# Have to say....



## Prism Goldens (May 27, 2011)

I think having 5 position changes in Open, compared to 3 in Utility is a little bit on the overkill side of things. I suspect this will have people currently going to UDX to have to stop for months to retrain the Open exercises. I wonder why they did not make it 1 position change...


----------



## puddles everywhere (May 13, 2016)

Like most people I think group long sits & downs suck too. Is it possible they feel it's a safety issue with the unattended group aspect? Leaving a 6 lb yorkie next to a 100 lb dog must be terrifying for the handler & the dog. 
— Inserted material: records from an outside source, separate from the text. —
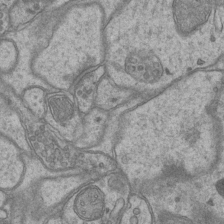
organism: Mouse
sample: CA1 Hippocampus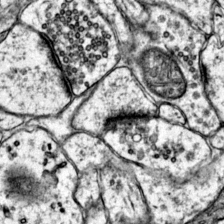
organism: Mouse
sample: Primary visual cortex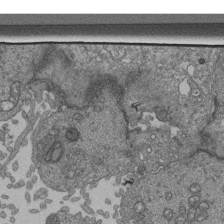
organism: Human
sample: Retinal organoid Rod and Cone cells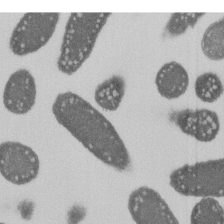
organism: E. coli
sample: Bacterial nucleoid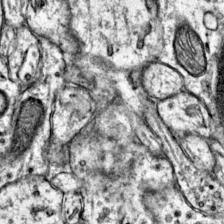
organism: Mouse
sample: Primary visual cortex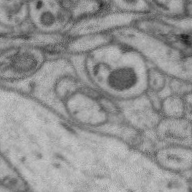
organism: Zebra finch
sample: Brain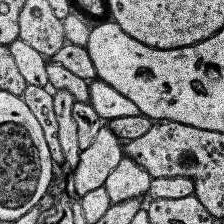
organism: Human
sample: Temporal Lobe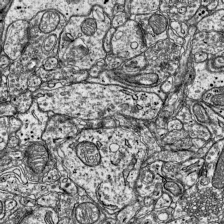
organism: Mouse
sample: Visual Cortex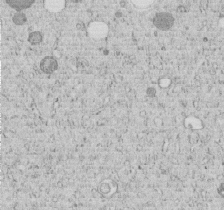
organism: C. elegans
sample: C. elegans embryo early stage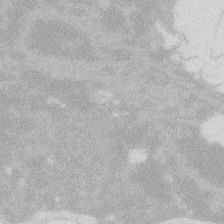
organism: Zebrafish
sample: Macrophage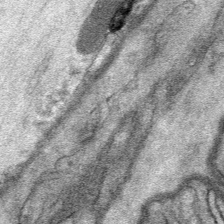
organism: Mouse
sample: Mouse Salivary gland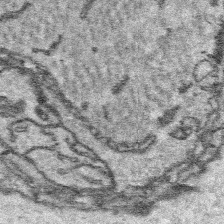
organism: Platynereis dumerilii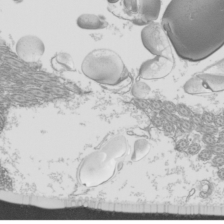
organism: Mouse
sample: Cilia; mouse epididymis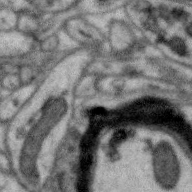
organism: Zebra finch
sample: Brain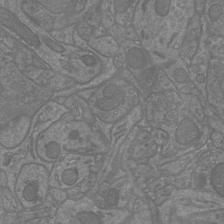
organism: Mouse
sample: Cortical neurons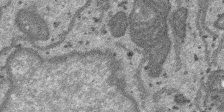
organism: Human
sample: Lung epithelial cells infected with SARS-CoV-2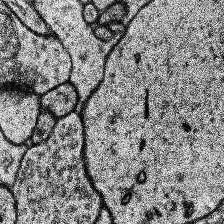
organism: Human
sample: Temporal Lobe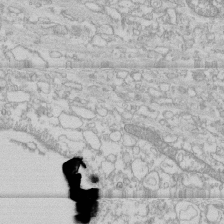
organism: Human
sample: CRL-1474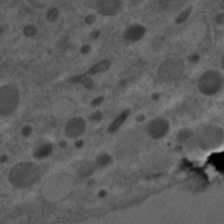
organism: C. elegans
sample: C. elegans embryo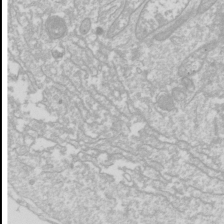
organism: Drosophila
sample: Cell division; meiosis; drosophila spermatocytes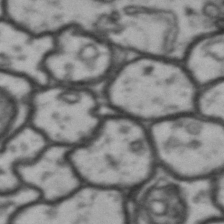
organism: Drosophila
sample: Brain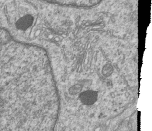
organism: Human
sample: MDA-MB-231 cells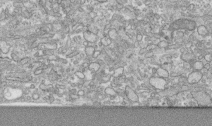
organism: Human
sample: Centriole in RPE cells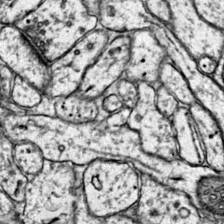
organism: Mouse
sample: Primary visual cortex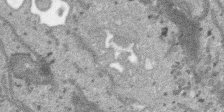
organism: Human
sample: Lung epithelial cells infected with SARS-CoV-2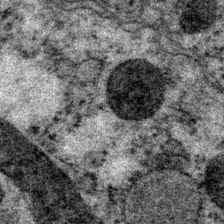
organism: P. pacificus
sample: Pharynx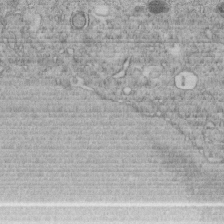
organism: C. elegans
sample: C. elegans embryo early stage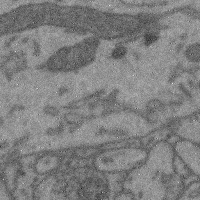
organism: Mouse
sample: Cerebral cortex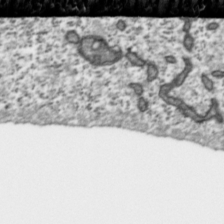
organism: Toxoplasma gondii
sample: Parasites in a vacuole inside a host cell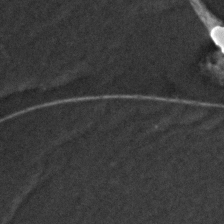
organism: Zebrafish
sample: Zebrafish embryo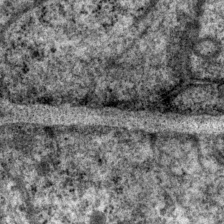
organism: P. pacificus
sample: Pharynx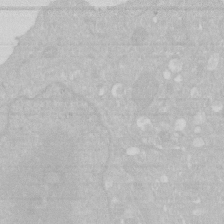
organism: Human
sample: HIV infected U937 cells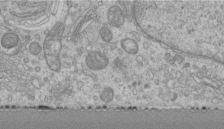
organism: Human
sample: Centriole in RPE cells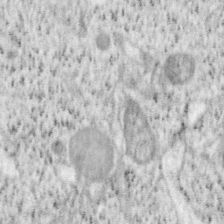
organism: Mouse
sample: OT-I killer T cells with ID8 ovarian cancer cells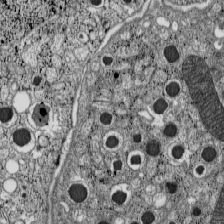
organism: C57BL Mouse
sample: Pancreatic islet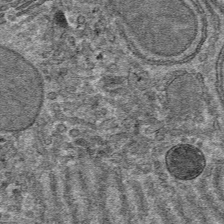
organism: Mouse
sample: Mouse hepatocytes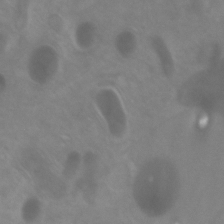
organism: Zebrafish
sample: Zebrafish embryo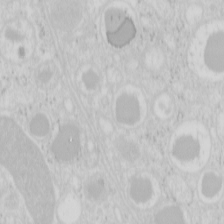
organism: Mouse
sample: Pancreas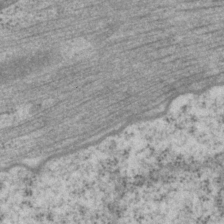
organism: P. pacificus
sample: Pharynx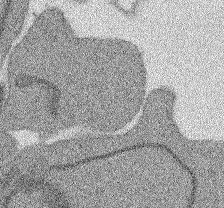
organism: Human
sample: HeLa cells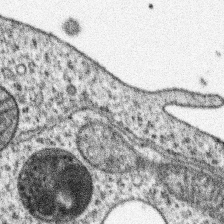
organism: Human
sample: HeLa cells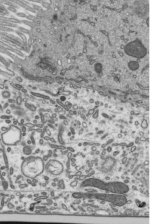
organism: Mouse
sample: Mouse epididymis efferent ductule cilia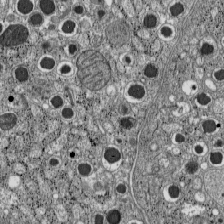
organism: C57BL Mouse
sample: Pancreatic islet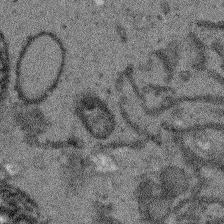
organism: Arabidopsis thaliana
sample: Root tip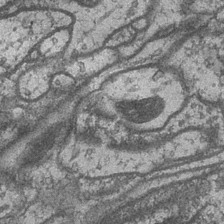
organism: Drosophila
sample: Optic medulla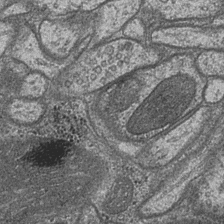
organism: Drosophila
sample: Optic medulla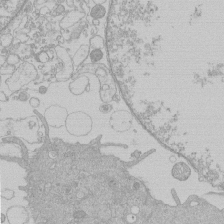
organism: Human
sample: Macrophage cells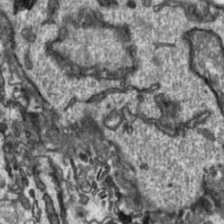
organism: Toxoplasma gondii
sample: Parasites in a vacuole inside a host cell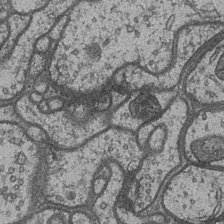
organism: Drosophila
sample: Optic medulla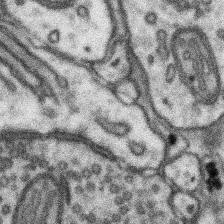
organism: Mouse
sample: Somatosensory cortex neuropil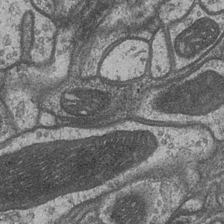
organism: Drosophila
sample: Optic medulla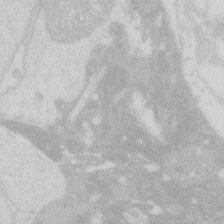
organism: Zebrafish
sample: Macrophage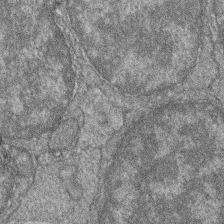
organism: Zebrafish
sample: Cilia; retinal pigment epithelium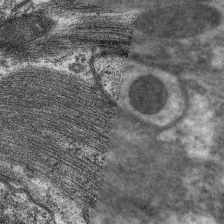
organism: C. elegans
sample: Pharynx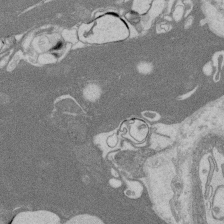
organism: Rat
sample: Salivary granule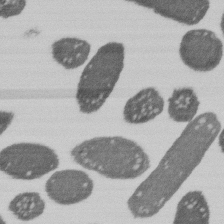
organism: E. coli
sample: Bacterial nucleoid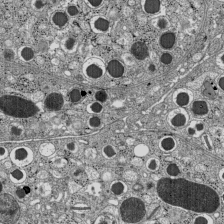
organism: C57BL Mouse
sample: Pancreatic islet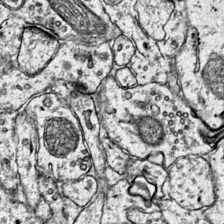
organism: Mouse
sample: Primary visual cortex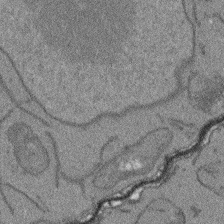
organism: Arabidopsis thaliana
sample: Root tip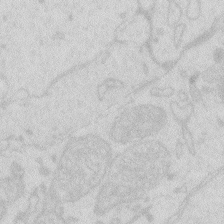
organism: Zebrafish
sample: Macrophage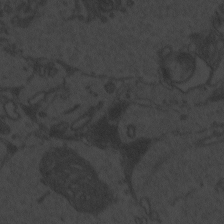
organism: Zebrafish
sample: Macrophage infected with Toxoplasma gondii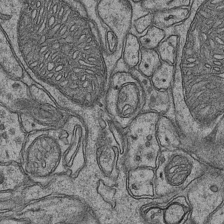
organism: Mouse
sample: CA1 Hippocampus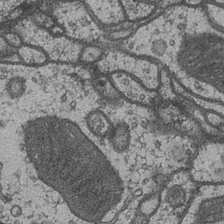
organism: Drosophila
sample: Optic medulla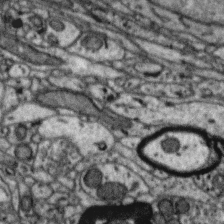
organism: Zebra finch
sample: Brain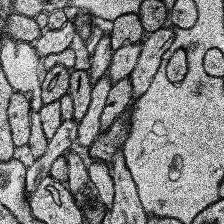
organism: Human
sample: Temporal Lobe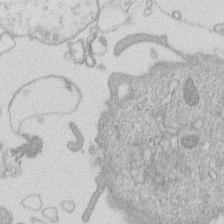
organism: Human
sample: Macrophage cells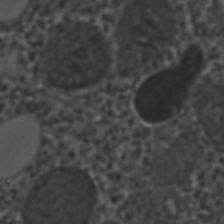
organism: C. elegans
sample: C. elegans embryo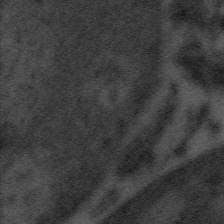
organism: Tuwongella immobilis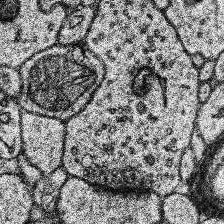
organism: Human
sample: Temporal Lobe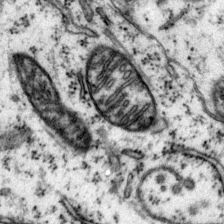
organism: Mouse
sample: Primary visual cortex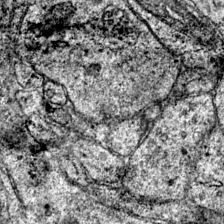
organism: Mouse
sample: Primary visual cortex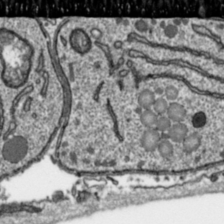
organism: Toxoplasma gondii
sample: Parasites in a vacuole inside a host cell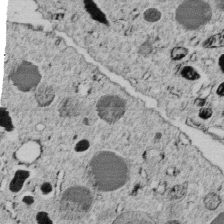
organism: C. elegans
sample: C. elegans embryo early stage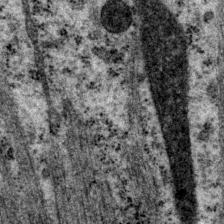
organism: P. pacificus
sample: Pharynx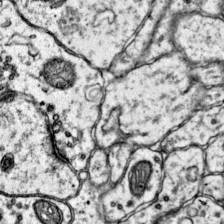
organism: Mouse
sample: Primary visual cortex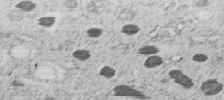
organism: C. elegans
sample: C. elegans embryo early stage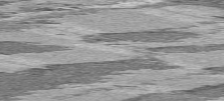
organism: C57BL Mouse
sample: Heart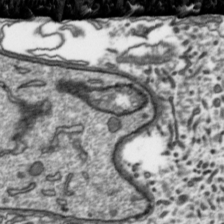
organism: Toxoplasma gondii
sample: Parasites in a vacuole inside a host cell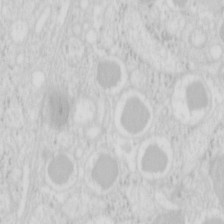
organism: Mouse
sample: Pancreas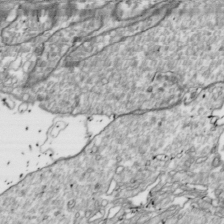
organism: Drosophila
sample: Cell division; meiosis; drosophila spermatocytes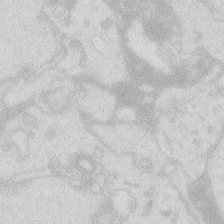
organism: Zebrafish
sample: Macrophage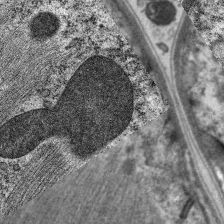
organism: C. elegans
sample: Pharynx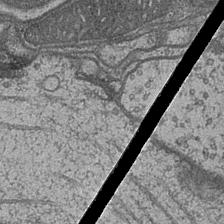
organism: Drosophila
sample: Optic medulla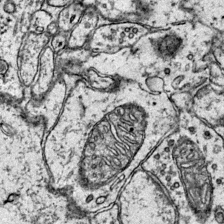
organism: Mouse
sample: Primary visual cortex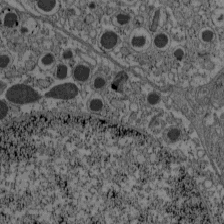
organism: C57BL Mouse
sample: Pancreatic islet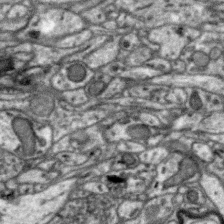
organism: Zebra finch
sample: Brain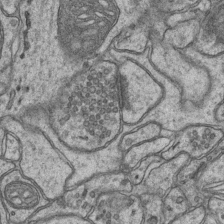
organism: Mouse
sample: CA1 Hippocampus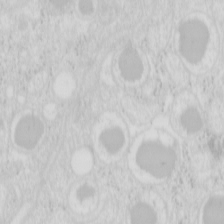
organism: Mouse
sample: Pancreas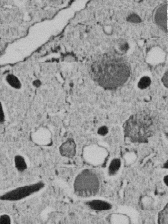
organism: C. elegans
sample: C. elegans embryo early stage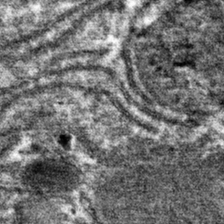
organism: Mouse
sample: Mouse hepatocytes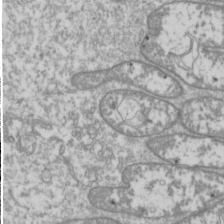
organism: Drosophila
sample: Cell division; meiosis; drosophila spermatocytes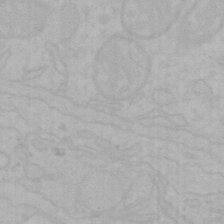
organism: Mouse
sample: Choroid plexus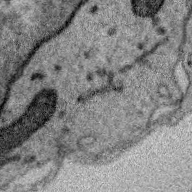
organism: Zebra finch
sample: Brain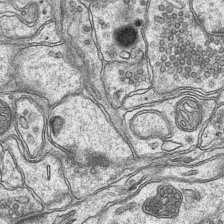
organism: Mouse
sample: CA1 Hippocampus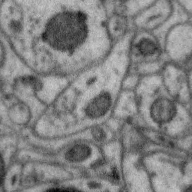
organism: Zebra finch
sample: Brain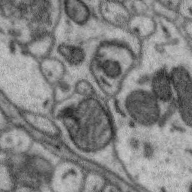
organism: Zebra finch
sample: Brain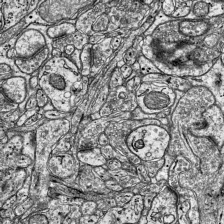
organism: Mouse
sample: Visual Cortex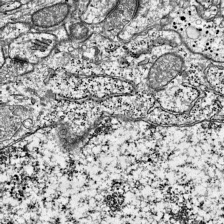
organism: Mouse
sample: Visual Cortex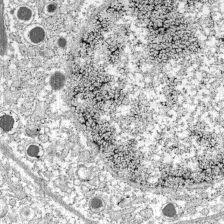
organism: C57BL Mouse
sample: Pancreatic islet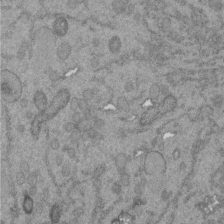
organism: C. elegans
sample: C. elegans embryo early stage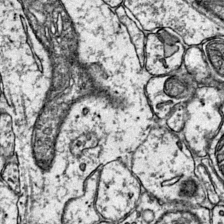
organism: Mouse
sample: Primary visual cortex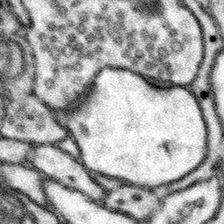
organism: Mouse
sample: Somatosensory cortex neuropil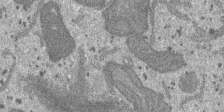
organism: Human
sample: Lung epithelial cells infected with SARS-CoV-2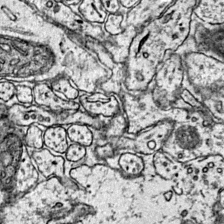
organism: Mouse
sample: Primary visual cortex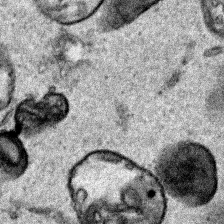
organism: Human
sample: Mitochondria in HCT116 cells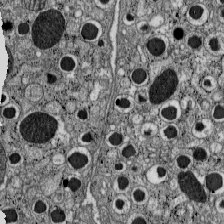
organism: C57BL Mouse
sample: Pancreatic islet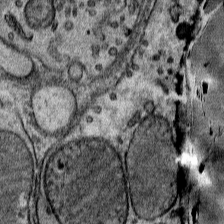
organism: Mouse
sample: Mouse Salivary gland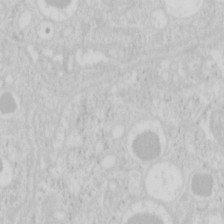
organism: Mouse
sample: Pancreas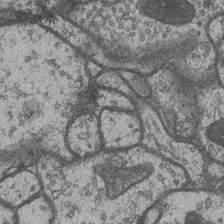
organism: Drosophila
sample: Optic medulla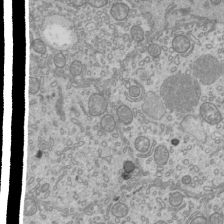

Couldn't the current exercise be modified in some way?


----------



## Megora (Jun 7, 2010)

Somebody just about gave me a heart attack when they jumped the shark and suggested that whatever the replacement exercise for s/d, that it would have to be a group exercise. !

Seriously.

If we are going to go that route, might as well do something like bringing back the group stand stay. 

It would be the one thing that's missing between novice and utility.

It is something that is already practiced by everyone who does group classes.

And you could also have it set so people are a 6 foot distance away from the dogs.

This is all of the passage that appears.